Very true Pedro and well written .
Are you currently working in Boston 103?. How are the locals in mass , or are you traveling .

Wrk in ny state is very strong and the unions have a strong hold on 
Their territories through good politics , and tactics also setting up pla,s were over a sertain amonut of money on a contract has to go union ..
Also it is just known that our territory
Is union and a lot of wrk goes to us ,
Ny state locals are doing very well 
Most of the books stay cleared year round . 

We’re I grew up in ct I talked to a friend of mine and he said local 90 , 488 , are hurting he’s almost layed off all the time no wrk and locals do not have a strong hold on their territory even tho ct is pro union .

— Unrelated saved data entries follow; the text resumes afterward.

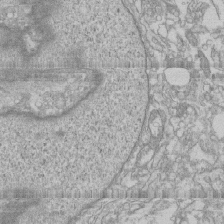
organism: Human
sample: CRL-1474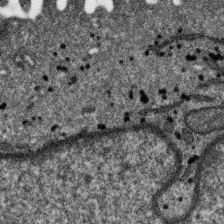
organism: Human
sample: Lung epithelial cells infected with SARS-CoV-2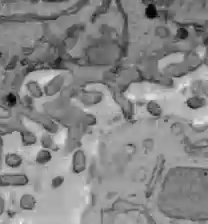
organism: C57BL Mouse
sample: Liver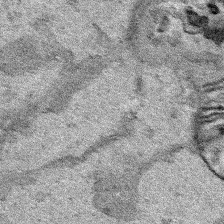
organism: Human
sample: Mitochondria in HCT116 cells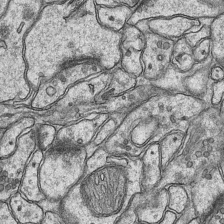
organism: Mouse
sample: CA1 Hippocampus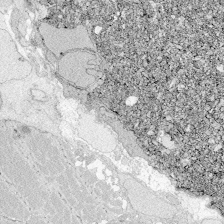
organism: Zebrafish
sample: Whole-Brain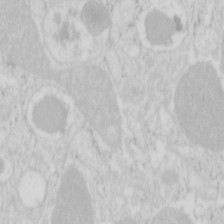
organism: Mouse
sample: Pancreas

So yea we’re you live is hudge part of it .


----------



## bostonPedro (Nov 14, 2017)

Switchgear277 said:


> Very true Pedro and well written .
> Are you currently working in Boston 103?. How are the locals in mass , or are you traveling .
> 
> Wrk in ny state is very strong and the unions have a strong hold on
> ...


The work picture here is simply amazing right now. There is a building boom in high end residential towers and in commercial towers, expansion of biotech companies of which there are many in the area, public transportation projects not too mention a power plant that is starting to wind down but then another one will be picking up. 
The relationship with politicians is stable and productive and the relationships with GC's and EC's is good. There is also an effort via market recovery to go after and get even more work and that program is showing positive results. Outreach programs to help those in need ie Habitat for Humanity etc etc as well as those in the military serving over seas are doing good, blood drives and free health drives helping members are in place and one is actually coming up soon. The tentacles because of our work and actions as well as the leadership in place now and in the past is making us stronger and reaching out farther into areas we generally didnt get work. 
Wish I could wave a wand all over especially to our southern brothers and sisters and make everywhere like here


----------



## Switchgear277 (Mar 18, 2017)

bostonPedro said:


> Switchgear277 said:
> 
> 
> > Very true Pedro and well written .
> ...


Glad things are going well in btown,
Sounds exactly like the situation in ny state , I pray it stays like this !!!
I’m a first year apprentice so hopefully in 4 years when I’m a jw things will still be this busy 

Best of luck brother .


----------



## bostonPedro (Nov 14, 2017)

Switchgear277 said:


> Glad things are going well in btown,
> Sounds exactly like the situation in ny state , I pray it stays like this !!!
> I’m a first year apprentice so hopefully in 4 years when I’m a jw things will still be this busy
> 
> Best of luck brother .


Thanks and best of luck to you also brother


----------